# INPUT DATA
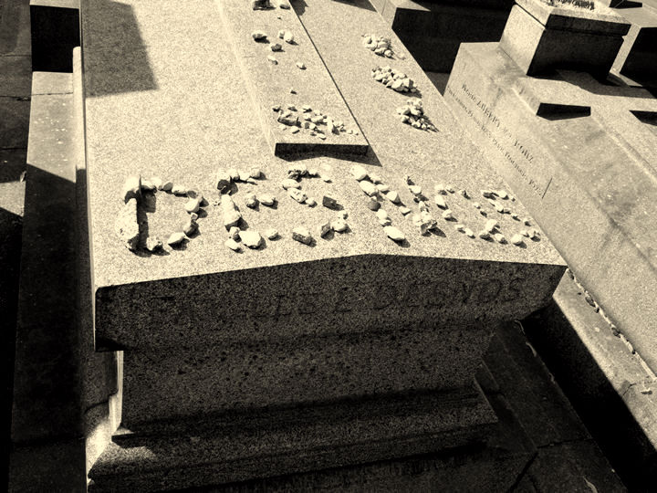 Le brochet Fait des projets. J'irai voir, dit-il Le Gange et le Nil, Le Tage et le Tibre Et le Yang-Tsé-Kiang. J'irai, je suis libre D'user de mon temps Et la lune ? Iras-tu voir la lune ? Brochet voyageur, Brochet mauvais coeur, Brochet de fortune. (Chantefables et chantefleurs)
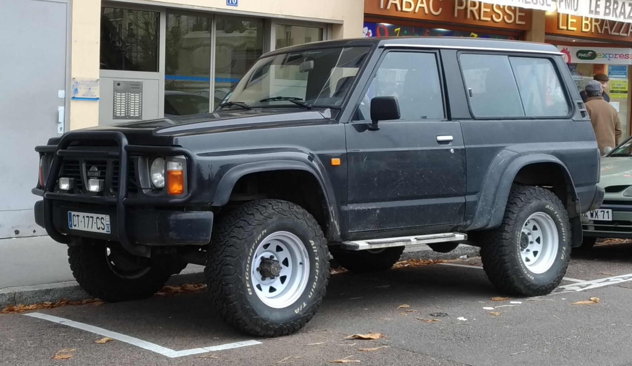 Nissan Patrol Y60 3D
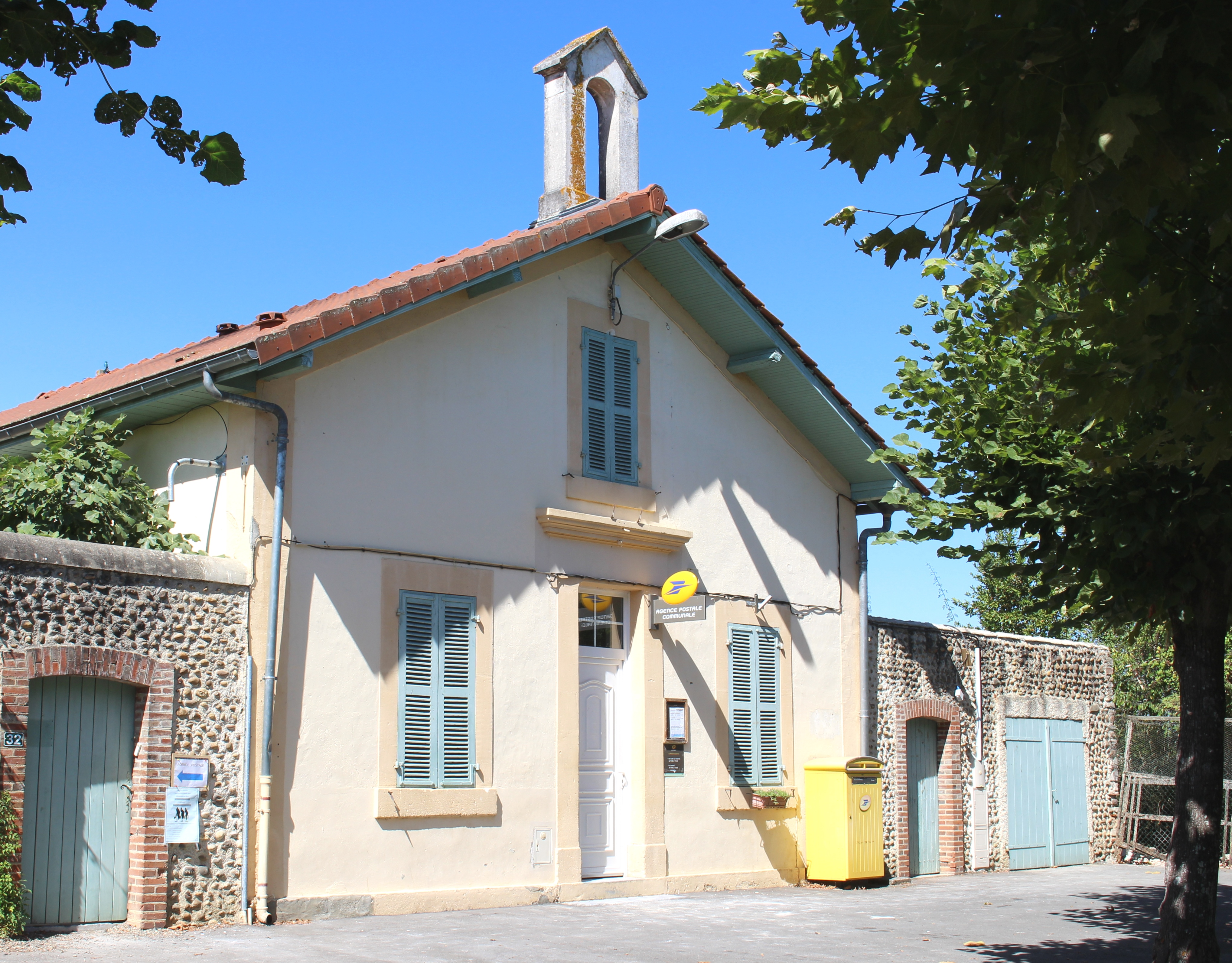 Poste de Lahitte-Toupière (Hautes-Pyrénées)
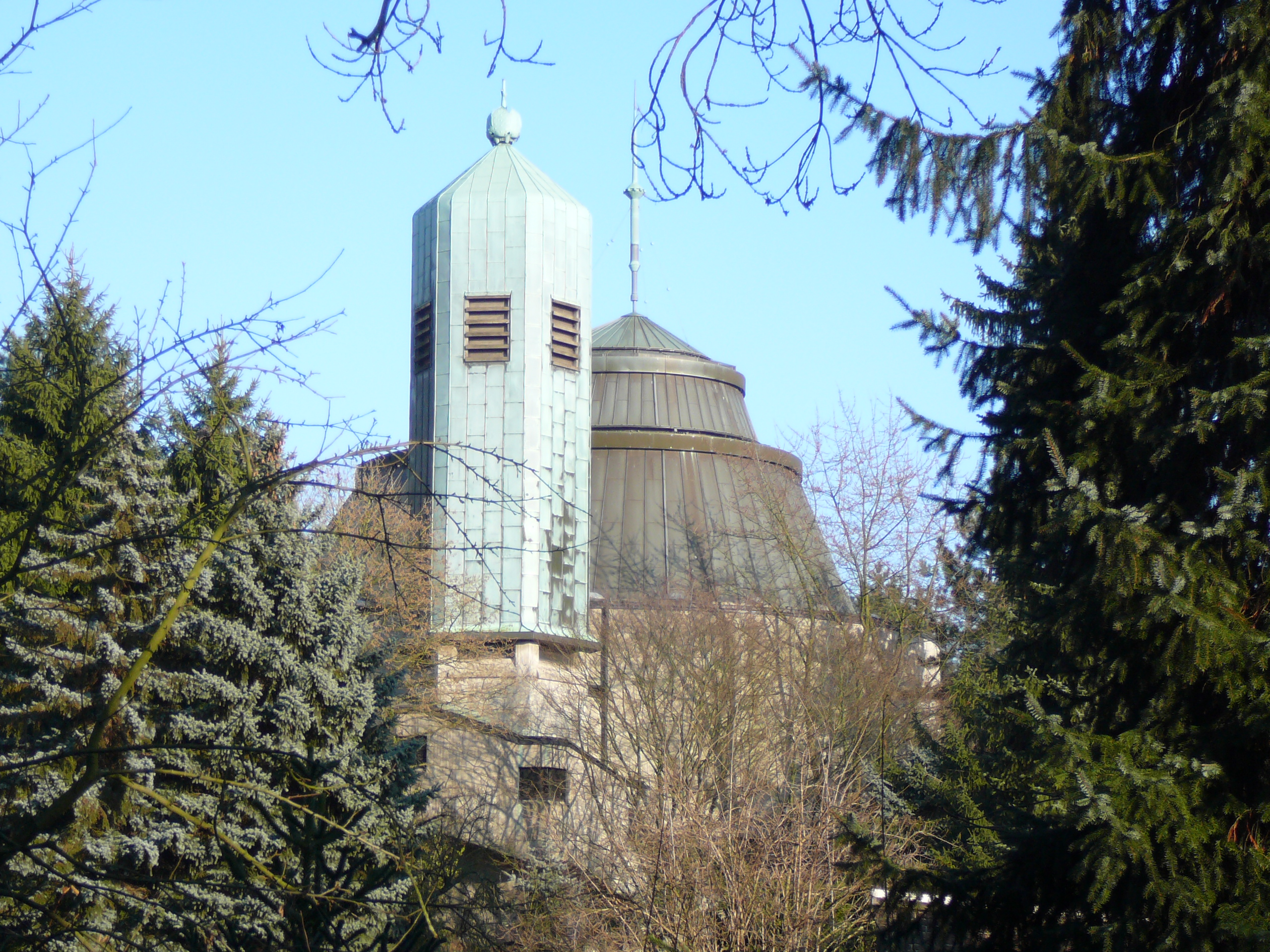 Am Turn, Wuppertal

# TASK STATEMENT
From the line that contains "Nissan Patrol Y60 3D" to the end of the listing, give every line again exactly as written. Leave the pictures out.

# TASK RESPONSE
 Nissan Patrol Y60 3D
 Poste de Lahitte-Toupière (Hautes-Pyrénées)
 Am Turn, Wuppertal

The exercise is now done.